At 392,471 (according to WHO), the daily global case number was at a record high on Saturday, and nearing the 400,000 mark. With 4,630 cases on Saturday — this translates into a mere 1.18% of the total — Africa is a clear outlier, and in a good way. This, despite the recent surge in cases in the region from late September. There’s been some research on Africa’s relative immunity — 1.3-1.6 million cases and 28,000 to 40,000 deaths, according to various agencies — and while all of them have focused on the relative youth of the continent’s population, climatic conditions, and previous exposure to other viruses (including coronaviruses), none of the findings are conclusive. Interestingly, there are two schools of thought on the future course of the pandemic on the continent: one, that the coronavirus disease should have peaked by now, and the fact that it hasn’t means that Africa is unlikely to see a surge in the future; two, that it is only a matter of time before Africa sees a surge because, barring a few exceptions, the pandemic has shown similar trajectories across geographies.

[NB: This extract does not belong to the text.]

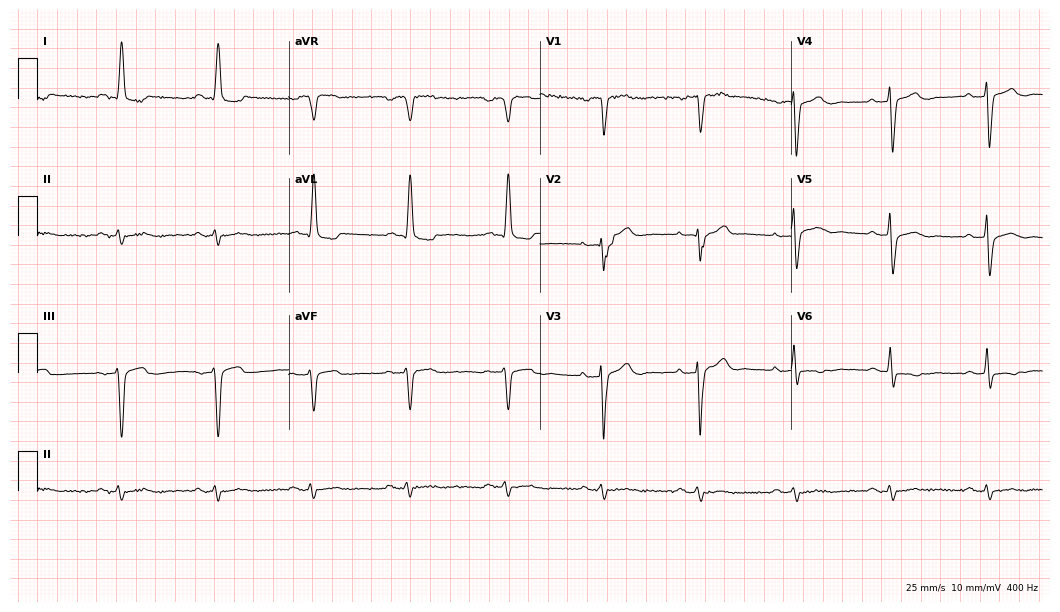
ECG (10.2-second recording at 400 Hz) — an 85-year-old male. Screened for six findings — first-degree AV block, right bundle branch block, left bundle branch block, sinus bradycardia, atrial fibrillation, sinus tachycardia — none is recorded.
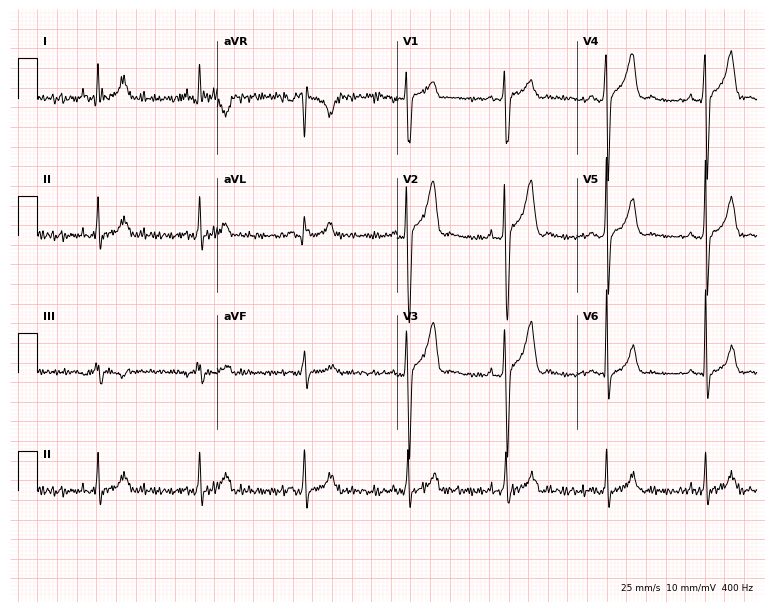
Electrocardiogram (7.3-second recording at 400 Hz), a man, 33 years old. Overall reading on record: normal ECG.

The onset of a fresh wave in Europe and the Americas roughly coincides with the end of WHO’s solidarity trials last week on four drugs or drug combinations that showed promise, at various times over the past seven months, as a possible therapeutic (or prophylactic) for Covid-19. Of the four, HCQ, hydroxychloroquine, a widely used anti-malarial drug and the combination of retrovirals lopinavir and ritonavir, used to treat HIV, had already been shown to be ineffective by credible research. The results of the solidarity trials released last week by WHO also proved that antiviral Remdesivir did not reduce mortality or benefit those with severe conditions; nor did interferon-beta, widely used to treat autoimmune disorders. It’s still not clear whether Remdesivir or interferon-beta could help those with mild infections if given early. A paper published in the New England Journal of Medicine (but whose results were previously known) showed that in a study of over 1,000 patients, Remdesivir shortened the recovery time, although it did not reduce mortality. But as the authors of the solidarity trial, which covered around 11,000 people in 400-plus hospitals around the world (including in India) put it after comparing their own findings with previous studies on Remdesivir (including the one referred to above), the findings rule out the chance that the drug “can prevent a substantial fraction of all deaths.”
The Solidarity trials — they measure the effect of treatments on three parameters, “mortality, need for assisted ventilation and duration of hospital stay”, according to WHO — will continue, though, and will likely study the effectiveness of other treatments such as monoclonal antibodies. The trials are yet to study corticosteroids which other studies have shown, and WHO accepted, as effective in the treatment of severe cases of Covid-19.